Frensia.Id/24/01/2024. KH Bahauddin Nur Salim yang umum dipanggil Gus Baha’ adalah salah satu ulama masyhur di Indonesia yang juga memberikan penjelasan tentang politik. Baru-baru ini bereder video dalam platform Media Sosial Instagram di akun @ngajigusbaha4. Dalam video ia menjelaskan tentang bagaimana cara memilih calon presiden.
Menurutnya, ulama’ dan intelektual berbeda dalam menentukan pilahan presidennya. Perbedaanya terletak pada nalar pertanyaan dasarnya. “Mungkin para intelektual tidak merasa, tapi ulama’ cara berpikir berbeda”, tutur dalam video tersebut.
Bagi intelektual untuk memilih presiden cukup dengan alasan jejak rekam baiknya. Capres A misalnya memiliki rekam jejak pernah sukses dalam menjabat. Maka, masuk akal ketiga dipilih, sebab nantinya akan dapat mensejahterakan.
Namun, bagi para ulama’ tidak akan berpikir demikian. Rekam jejak bukan menjadi standar menentukan pilihan calon presiden. Para ulama’ juga tidak menggantungkan takdir kesejahteraannya pada presiden yang juga makhluk. “kau tak pernah terusik pertanyaan itu kan, para intelektual?”, katanya sambil tersenyum.
Bagi para ulama’, kata Gus Baha’, Rekam jejak itu bisa berubah-rubah. Orang yang dahulunya fasik bisa saja di masa depan akan baik.
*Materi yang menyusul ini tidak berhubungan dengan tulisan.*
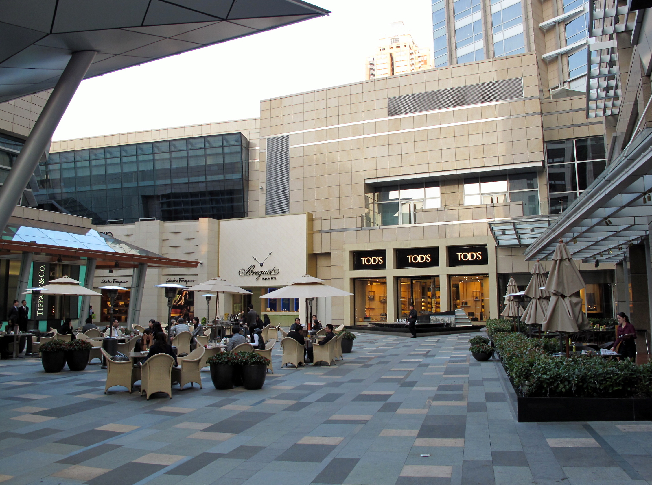 Mixc Shenzhen Phase 2
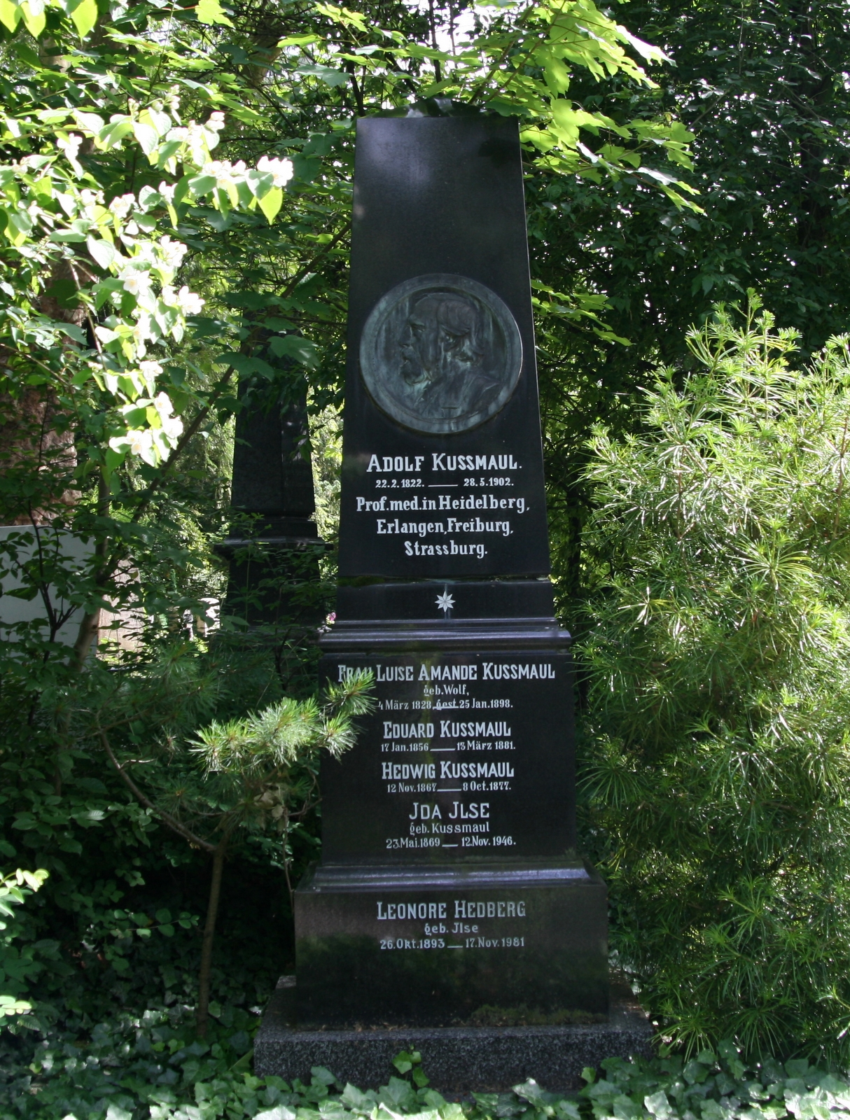 Grab von Adolf Kußmaul auf dem Bergfriedhof in Heidelberg
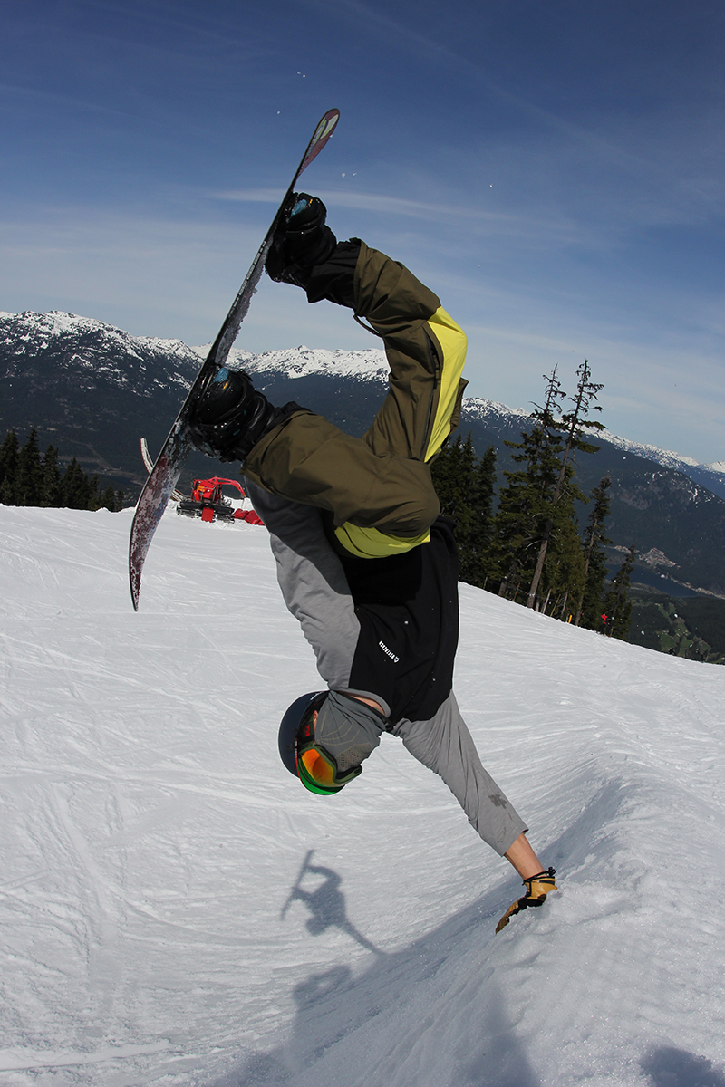 スノーボード フリースタイル・トリック
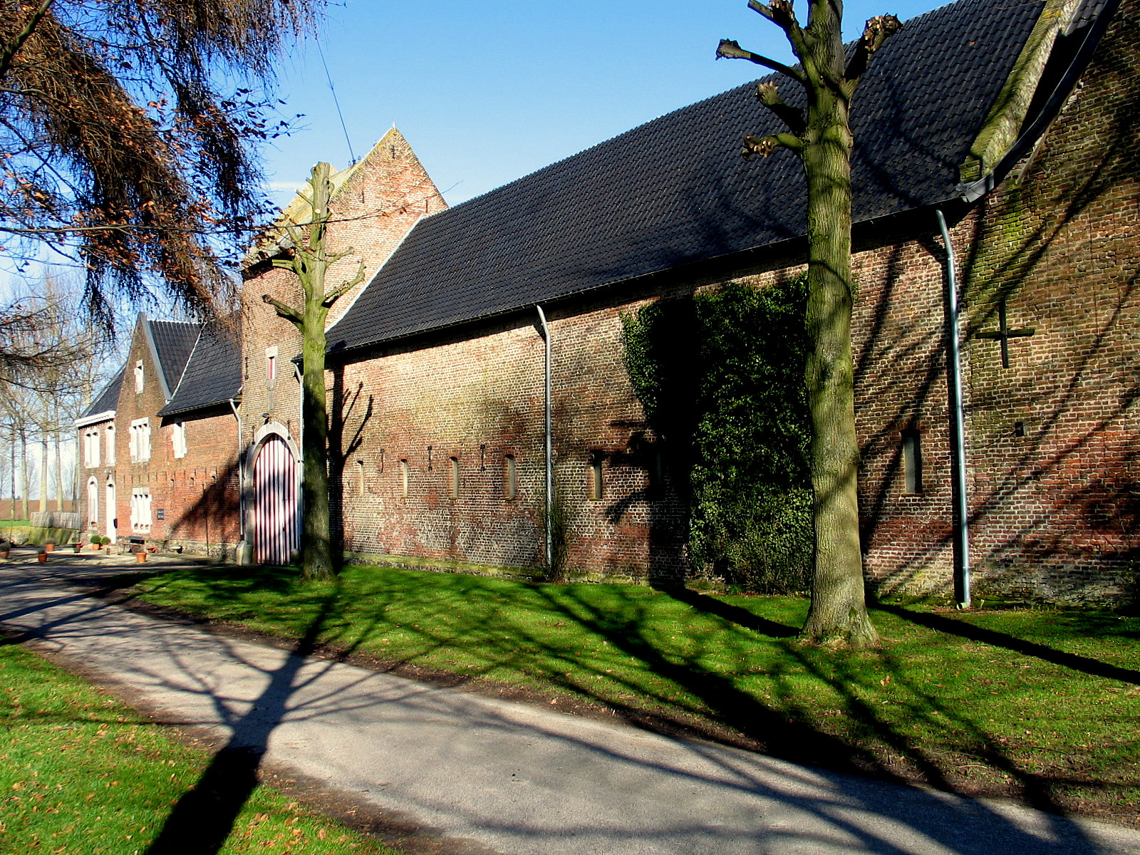 Westzijde van het Kasteel Terhove, Bommershoven, België

Sebaliknya, yang dulu baik, bisa saja nanti akan berubah buruk dan merusak negara. Ia bertutur, “bagaimana mungkin makhluk yang sholah kamu pastikan selalu sholah?, wong dia pasti berubah”.
Akhirnya, karena manusia cenderung berubah-ubah, para ulama’ sikapnya selalu tidak jelas. Ia mengaku dirinya masuk sebagai ulama’ yang tidak jelas. Saat ditanya, ia akan memilih siapa calon presiden? ia jawab, “anut pangeran” (ikut Tuhan).